The Supreme Court deliberated Monday on whether the Food and Drug Administration (FDA) acted unfairly in banning flavored e-cigarettes, a decision aimed at reducing youth addiction.
At the heart of the case is whether the FDA's actions in denying approval to two companies, Triton and Vapetasia LLC, were “arbitrary and capricious,” as the companies claim.
The FDA barred the marketing of flavors such as sour grape, pink lemonade, and crème brûlée, including products with names like "Jimmy The Juice Man Strawberry Astronaut" and "Suicide Bunny Bunny Season."
The agency cited insufficient evidence from the companies to prove their products offered enough benefit to adult smokers to outweigh the risk of addiction among young people.
Triton and Vapetasia sued, arguing that the FDA unfairly shifted its evaluation standards mid-process. The companies claimed flavored e-cigarettes help adults quit smoking, but they were unable to meet the FDA’s requirements, which they allege changed without warning.
Lower courts overwhelmingly sided with the FDA, but the conservative 5th U.S. Circuit Court of Appeals accused the agency of moving the goalposts.
The appeals court did not mandate approval of the products but ordered the FDA to reassess its review process.
The FDA appealed to the Supreme Court, arguing that allowing the lower court’s decision to stand would “seriously impair” efforts to protect young people from vaping’s harmful effects. The agency maintains that flavored e-cigarettes are a significant driver of youth addiction.
During Monday’s session, several justices questioned the claims of unfairness. Justice Clarence Thomas asked Justice Department attorney Curtis Gannon to address the accusation that the FDA’s criteria were inconsistent.
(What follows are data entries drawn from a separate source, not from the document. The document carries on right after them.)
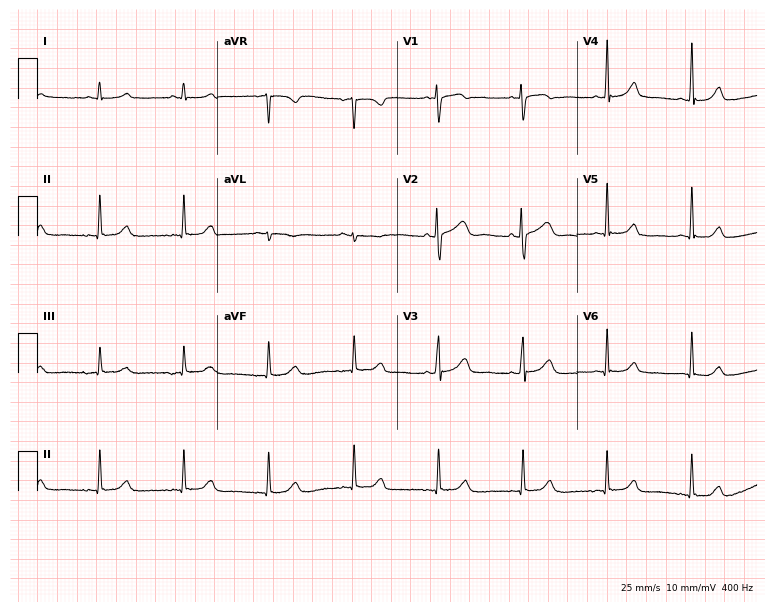
12-lead ECG (7.3-second recording at 400 Hz) from a 37-year-old female. Labelled as a normal ECG.
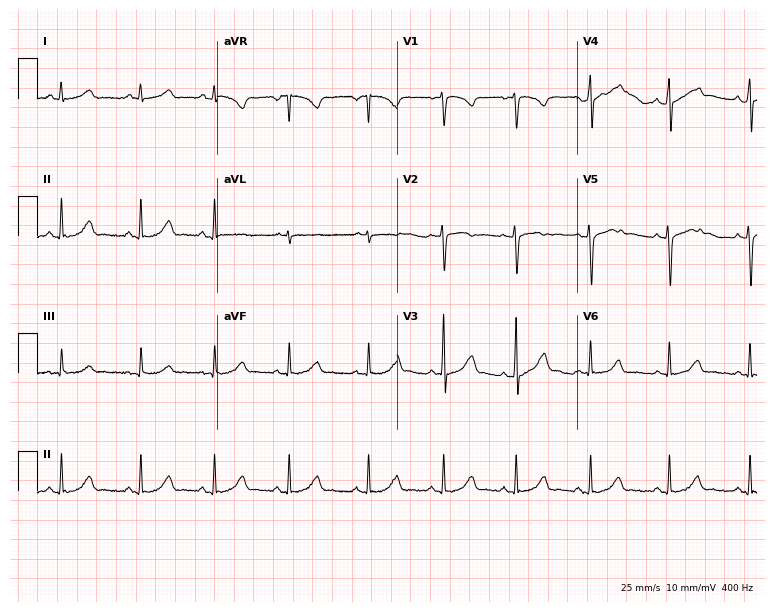
Standard 12-lead ECG recorded from a 31-year-old female (7.3-second recording at 400 Hz). None of these six findings is recorded: first-degree AV block, right bundle branch block (RBBB), left bundle branch block (LBBB), sinus bradycardia, atrial fibrillation (AF), sinus tachycardia. Only these six findings were labelled.
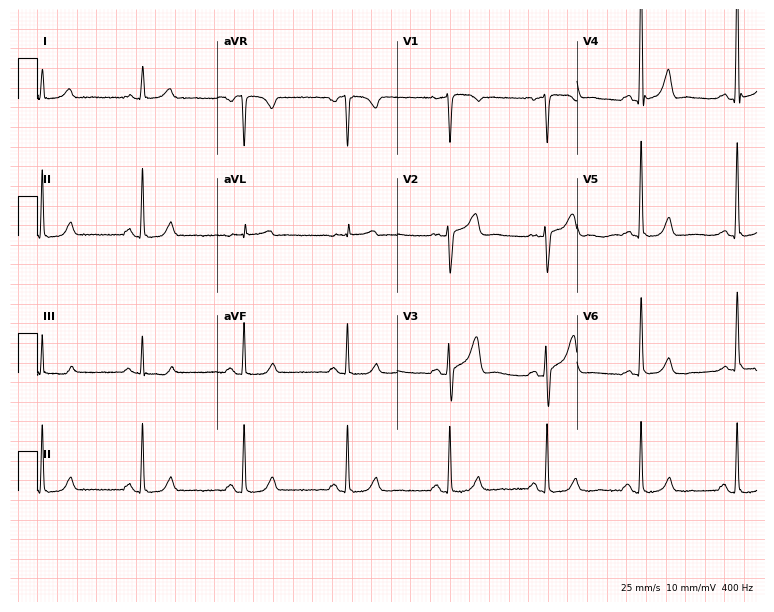
12-lead ECG from a 55-year-old female patient (7.3-second recording at 400 Hz). Recorded interpretation: within normal limits.
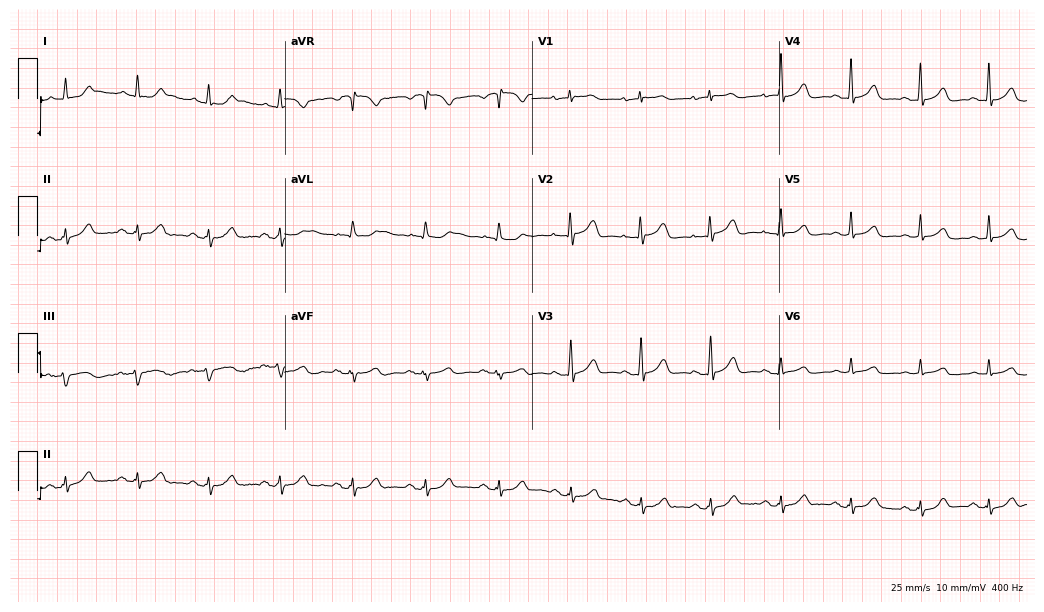
Electrocardiogram (10.1-second recording at 400 Hz), an 80-year-old female patient. Overall reading on record: normal ECG.
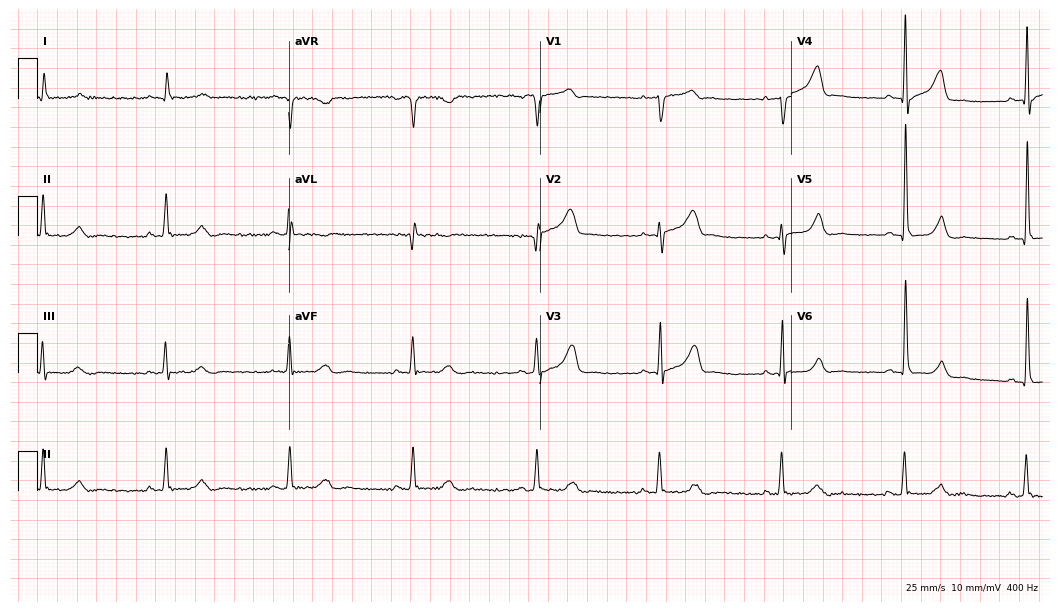
12-lead ECG from a 71-year-old male. Shows sinus bradycardia (a sinus rate of 50 beats per minute or less).
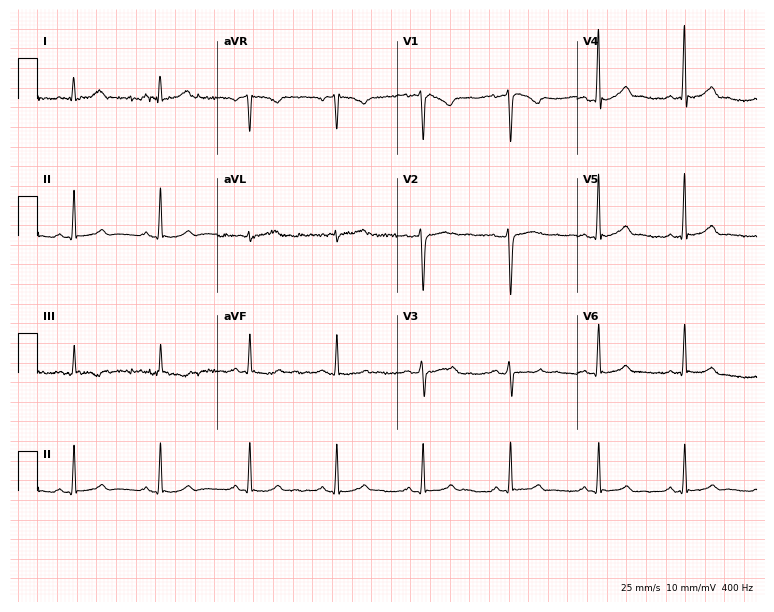
Resting 12-lead electrocardiogram. Patient: a 39-year-old woman. Read as a normal ECG.
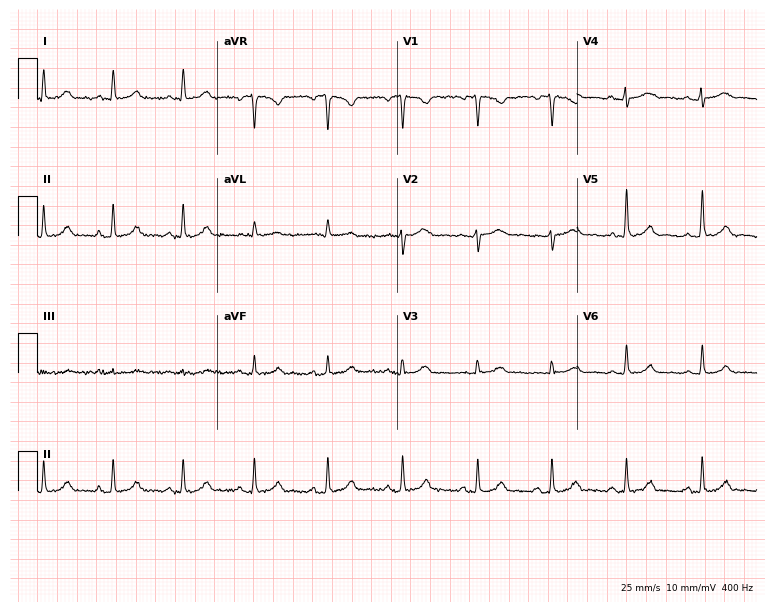
ECG (7.3-second recording at 400 Hz) — a female patient, 37 years old. Labelled as a normal ECG.
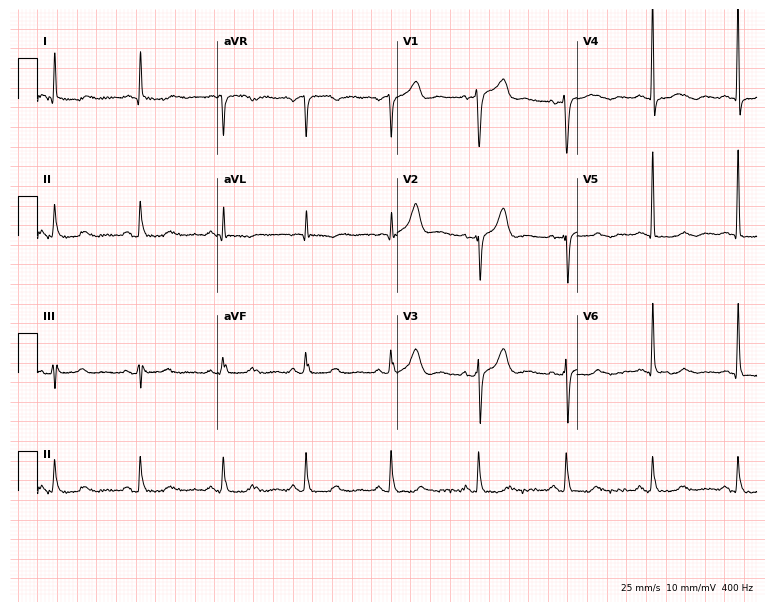
12-lead ECG from a female patient, 70 years old. No first-degree AV block, right bundle branch block (RBBB), left bundle branch block (LBBB), sinus bradycardia, atrial fibrillation (AF) or sinus tachycardia recorded for this tracing. Findings outside these six are not listed.
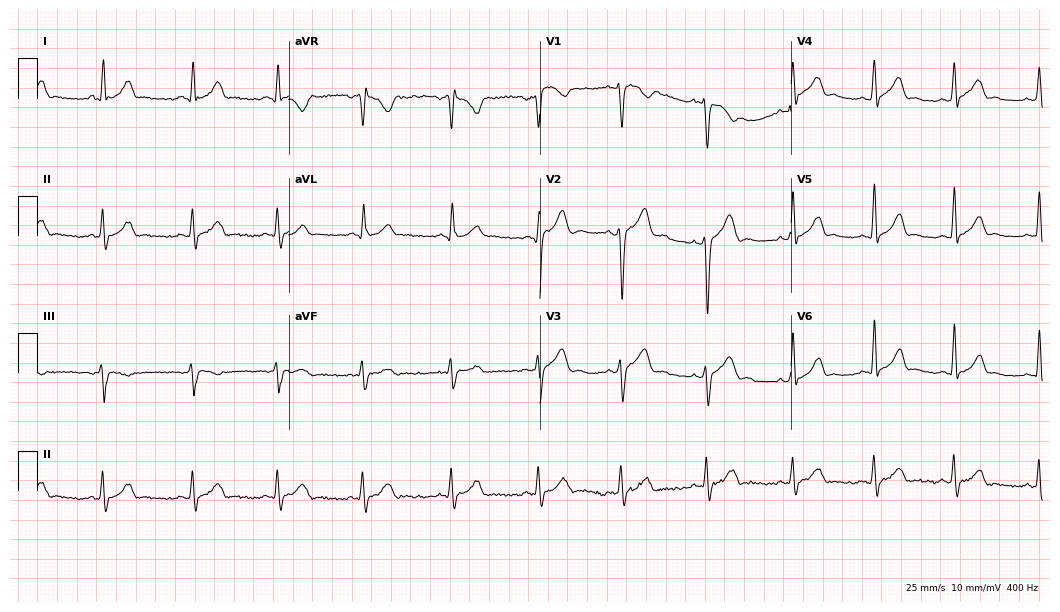
ECG (10.2-second recording at 400 Hz) — a male patient, 26 years old. Screened for six findings — first-degree AV block, right bundle branch block (RBBB), left bundle branch block (LBBB), sinus bradycardia, atrial fibrillation (AF), sinus tachycardia — none is recorded. Other findings, if any, are not listed.
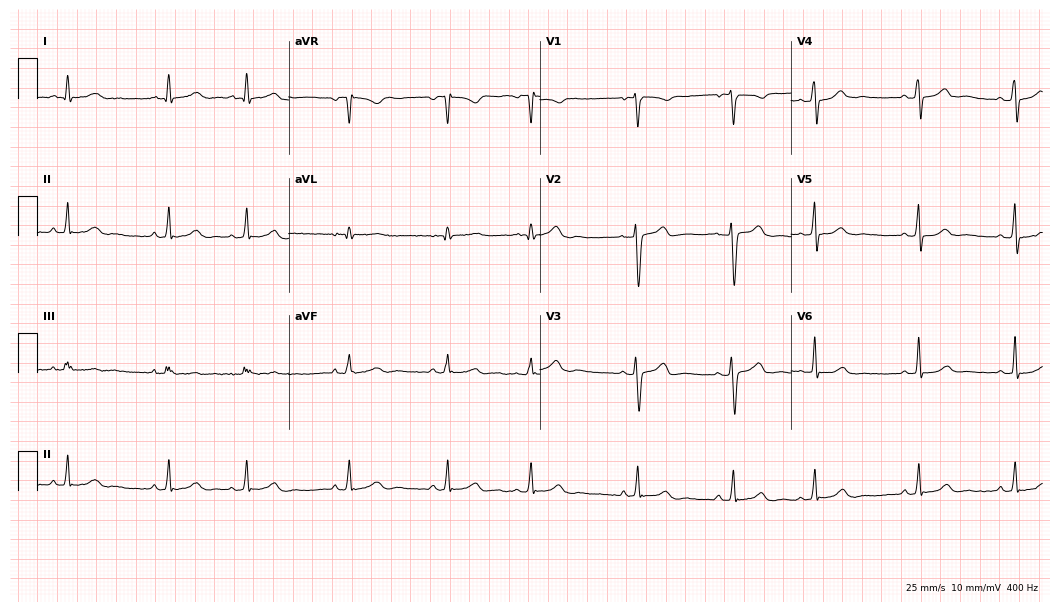
ECG — a female patient, 18 years old. Screened for six findings — first-degree AV block, right bundle branch block, left bundle branch block, sinus bradycardia, atrial fibrillation, sinus tachycardia — none is recorded. Only these six findings were labelled.

Gannon insisted that the agency’s guidance was clear, stating that companies were always aware their products would be judged on their appeal to young people and their potential public health risks.
Justice Brett Kavanaugh appeared to agree, suggesting that once the FDA reviews a product and denies approval, “it’s kind of the end of it, isn’t it?” Justice Elena Kagan also defended the agency’s transparency, telling the companies’ attorney, Eric Heyer, that “there’s not a lot of mystery” in the FDA’s process.
The case comes amid a decline in teen vaping rates, which federal officials attribute to stricter regulations. Despite this progress, the Centers for Disease Control and Prevention reports that over 1.6 million children still use e-cigarettes, with nearly 90% favoring illicit flavored brands.
Currently, the FDA has authorized only 27 e-cigarette products for sale, nearly all tobacco-flavored, while denying millions of applications.
Companies must demonstrate their products are “appropriate for the protection of public health,” a high legal bar given the “known and substantial risk to youth,” according to the FDA.
The future of vaping regulation looms over the case. President-elect Trump has pledged to “save vaping,” even though his administration attempted to restrict flavored e-cigarettes in 2020.
The Vapor Technology Association, representing industry stakeholders, stated the incoming administration could swiftly resolve litigation by implementing a new regulatory standard.
The Supreme Court’s decision could reshape how the FDA regulates flavored vaping products and set a precedent for balancing public health concerns with industry interests.